Ahmet Yenilmez

Ahmet Yenilmez

Bizim insanımız böleni seveni sevmez

Önceki gün çiçeği burnunda Cumhurbaşkanlığı Kültür Sanat Ödülü sahibi sayın Mesut Uçakan ile beraber Sivas’taydık. 

Yedi Hilal Derneği davet etmişti, bizler de, “Bakmak-görmek” hususunda birkaç kelam ettik. 

Fidan Yazıcıoğlu Kültür Merkezi, Sivas Belediye Başkanı sayın Hilmi Bilgin, Sivas Valisi sayın Salih Ayhan ve il protokolü olmak üzere, çoğunluğu üniversite öğrencisiyle hıncahınç dolmuştu. 

Sahneye, önce Sayın Mesut Uçakan çıktı ve konuşmasına Hazreti Mevlana’nın meşhur, üç ama ile bir filin hikâyesini anlatarak başladı. Üç amanın bir fili, kendilerine göre nasıl tarif ettiklerini anlattı. Kimi bacağını tutar fili bir sütuna benzetir, kimi hortumunu tutar kimi de kulağını... Kim neresini tutarsa fili o şekilde tarif eder, diyerek devam etti. 

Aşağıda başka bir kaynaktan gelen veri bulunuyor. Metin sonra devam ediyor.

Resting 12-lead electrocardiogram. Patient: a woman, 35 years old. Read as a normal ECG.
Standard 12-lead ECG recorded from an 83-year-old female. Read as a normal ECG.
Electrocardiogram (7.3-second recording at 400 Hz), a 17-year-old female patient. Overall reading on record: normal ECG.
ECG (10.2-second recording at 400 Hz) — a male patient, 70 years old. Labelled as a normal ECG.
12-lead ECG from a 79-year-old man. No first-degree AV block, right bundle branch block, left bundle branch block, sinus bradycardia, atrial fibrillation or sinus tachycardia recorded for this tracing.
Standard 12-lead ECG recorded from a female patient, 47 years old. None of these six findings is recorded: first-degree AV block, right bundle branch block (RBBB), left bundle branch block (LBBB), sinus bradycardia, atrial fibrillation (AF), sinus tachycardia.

Tam bu esnada uzun zamandır tanışıklığımız olan bir dost kulağıma eğildi usulca, “Reis, Davutoğlu da partiyi kurdu! Sen ne diyorsun bu işe” diye sordu. Birazdan sahnede soruna cevap vereceğim dedim ve Mesut Uçakan’ı dinlemeye devam ettim. 

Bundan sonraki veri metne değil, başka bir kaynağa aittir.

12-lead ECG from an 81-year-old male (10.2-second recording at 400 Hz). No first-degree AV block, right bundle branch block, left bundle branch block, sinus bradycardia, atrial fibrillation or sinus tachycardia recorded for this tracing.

Mesut ağabey, hologramdan Kuantum fiziğine konuşmasına devam ederken, sözün geldiği bir noktada, “Aslında ben yokum” demez mi? 

Hay aksi, bendeniz de bu Kuantum’dan hiç mi hiç anlamam! 

Ben de bildiğim şeye sarıldım, Yunus Emre’nin, “Bir ben vardır bende benden içeru” sözünden anladığımla kendimi avuttum! 

Konuşma süreleri otuz dakika belirlendiği için, Mesut ağabey konuşmasını tamamladı ve bendeniz sahneye çıktım. 

Mesut ağabeyin ileri teknoloji, üstün felsefi içerikli konuşmasından sonra benim anlatacaklarım ne kadar etkili olacak diye de çekinmedim değil! 

En önemlisi de salonun adıydı, Fidan Yazıcıoğlu! 

Fidan Ana’mız, sofrasında yemeğini yediğim, elini öptüğüm Fidan Ana’mız! 

Liderim, ağabeyim Muhsin Yazıcıoğlu’ nu doğurup yetiştiren Fidan Yazıcıoğlu! 

Ruhlarına bir Fatiha okuyup söze başladım! 

Bakanın, görenin göz olmadığını bakmanın ve görmenin beynin işi olduğunu, gözün ise bir taşıyıcı olduğunu söyledim.  Aslına bakarsak hissedenin deri, koklayanın burun, işitenin de kulak olmadığını, tüm bunları gerçekleştirenin beyin olduğunu söyleyerek, konuşmama devam ettim! 

Sizin anlayacağınız Mesut ağabeyin teknolojik ve felsefe içerikli konuşmasının üzerine bendeniz de biraz biyoloji kattım! 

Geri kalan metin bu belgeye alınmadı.